Lagrangian of a system of several masses and springs

[fluidistic]

Homework Statement

I challenged myself with a problem I invented, but I'm stuck.
Consider a 1 dimensional problem consisting of 3 masses, each one separated by a spring. So that from the left to the right of my sketch we have $$m_1$$, a spring ($$k_1$$ with natural length $$l_1$$), $$m_2$$, another spring ($$k_2$$, $$l_2$$) and $$m_3$$. Find the equations of motion of the system.

Homework Equations

$$L=L_1+L_2+L_3$$ where $$L_i=T_i-V_i$$.
After this, Euler-Lagrange equations.

The Attempt at a Solution

For the first mass I reached $$L_1=\frac{m_1 \dot x ^2}{2}-\frac{k_1 (\Delta x_1 )^2}{2}$$ though this $$\Delta x_1$$ really bothers me.
Now to find $$L_2$$, $$V_2$$ is a real headache. Because this mass is connected to 2 springs, I'm not sure at all how to calculate the potential energy of it. Maybe adding both springs' extensions? I mean $$V_2=\frac{k_1 (\Delta x_1)^2 + k_2 (\Delta x_2)^2}{2}$$?
Its kinetic energy would be $$T_2=\dot x ^2 + 2 \dot x \Delta \dot x_1 + (\Delta x_1)^2$$. Am I in the right direction?

 

[zachzach]

Homework Statement

I challenged myself with a problem I invented, but I'm stuck.
Consider a 1 dimensional problem consisting of 3 masses, each one separated by a spring. So that from the left to the right of my sketch we have $$m_1$$, a spring ($$k_1$$ with natural length $$l_1$$), $$m_2$$, another spring ($$k_2$$, $$l_2$$) and $$m_3$$. Find the equations of motion of the system.

Homework Equations

$$L=L_1+L_2+L_3$$ where $$L_i=T_i-V_i$$.
After this, Euler-Lagrange equations.

The Attempt at a Solution

For the first mass I reached $$L_1=\frac{m_1 \dot x ^2}{2}-\frac{k_1 (\Delta x_1 )^2}{2}$$ though this $$\Delta x_1$$ really bothers me.
Now to find $$L_2$$, $$V_2$$ is a real headache. Because this mass is connected to 2 springs, I'm not sure at all how to calculate the potential energy of it. Maybe adding both springs' extensions? I mean $$V_2=\frac{k_1 (\Delta x_1)^2 + k_2 (\Delta x_2)^2}{2}$$?
Its kinetic energy would be $$T_2=\dot x ^2 + 2 \dot x \Delta \dot x_1 + (\Delta x_1)^2$$. Am I in the right direction?
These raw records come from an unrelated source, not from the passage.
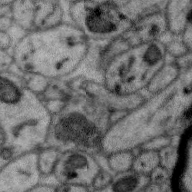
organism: Zebra finch
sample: Brain
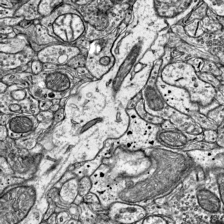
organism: Mouse
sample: Visual Cortex
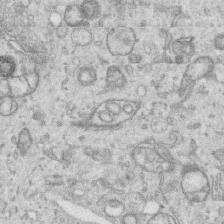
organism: Human
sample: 1205lu cells
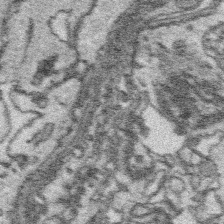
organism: Platynereis dumerilii
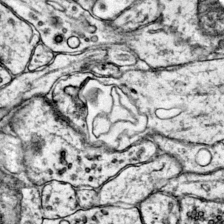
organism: Mouse
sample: Primary visual cortex
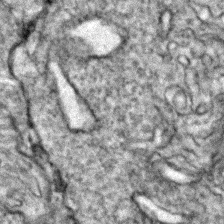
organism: Zebrafish
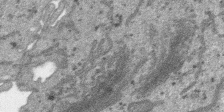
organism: Human
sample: Lung epithelial cells infected with SARS-CoV-2
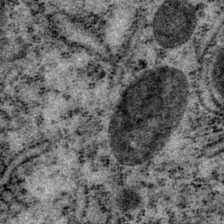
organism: P. pacificus
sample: Pharynx
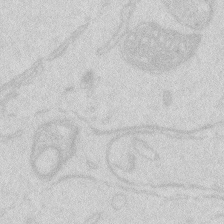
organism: Zebrafish
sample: Macrophage
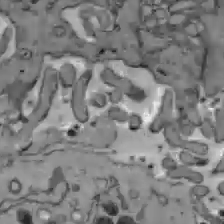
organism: C57BL Mouse
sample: Liver
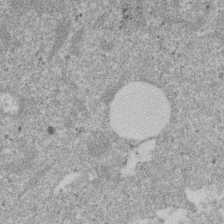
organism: Mouse
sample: Dividing mouse embryo 1 cell stage
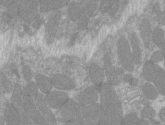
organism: C57BL Mouse
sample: Tibialis anterior muscle cell
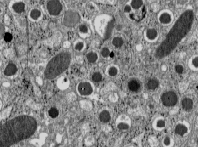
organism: C57BL Mouse
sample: Pancreatic islet
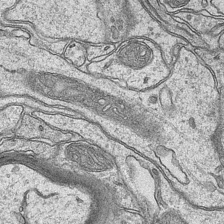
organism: Mouse
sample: CA1 Hippocampus
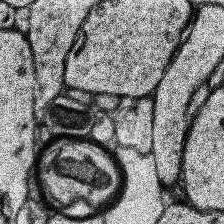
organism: Human
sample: Temporal Lobe
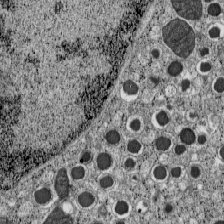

I think you need three different x positions, one for each mass. That way your answer will be three equations of motion, one for each mass. This way you could also write $$\Delta x_1$$ = x_2 - x_1

 

[vela]

Breaking the Lagrangian up by masses isn't a good idea because the potential energies aren't quantities associated with any single mass, but with each spring. In terms of the x_i's, what is the distance between the ends of spring 1? Once you have that, it's easy to write down what the potential energy stored by spring 1 is in terms of your variables.

 

[fluidistic]

I think you need three different x positions, one for each mass. That way your answer will be three equations of motion, one for each mass. This way you could also write $$\Delta x_1$$ = x_2 - x_1

Good observation. Actually that's what I partly did. Hence my equation for $$T_2$$. I took $$\vec r _2$$ or your $$x_2$$ as $$x+l_1+\Delta x_1$$.

Breaking the Lagrangian up by masses isn't a good idea because the potential energies aren't quantities associated with any single mass, but with each spring. In terms of the x_i's, what is the distance between the ends of spring 1? Once you have that, it's easy to write down what the potential energy stored by spring 1 is in terms of your variables.

Oh... hmm. Looking at zach's reply, x_2-x_1 is the distance between the ends of spring 1. So the potential energy of these 2 masses (or not?) would be $$\frac{k_1 (l_1 +x_2 - x_1 )^2}{2}$$? I'm not sure whether it's a "+x_2-x_1" or "-x_2+x_1" and also the second's mass is also attached to the other spring...

 

[vela]

The masses don't have potential energy; the springs do.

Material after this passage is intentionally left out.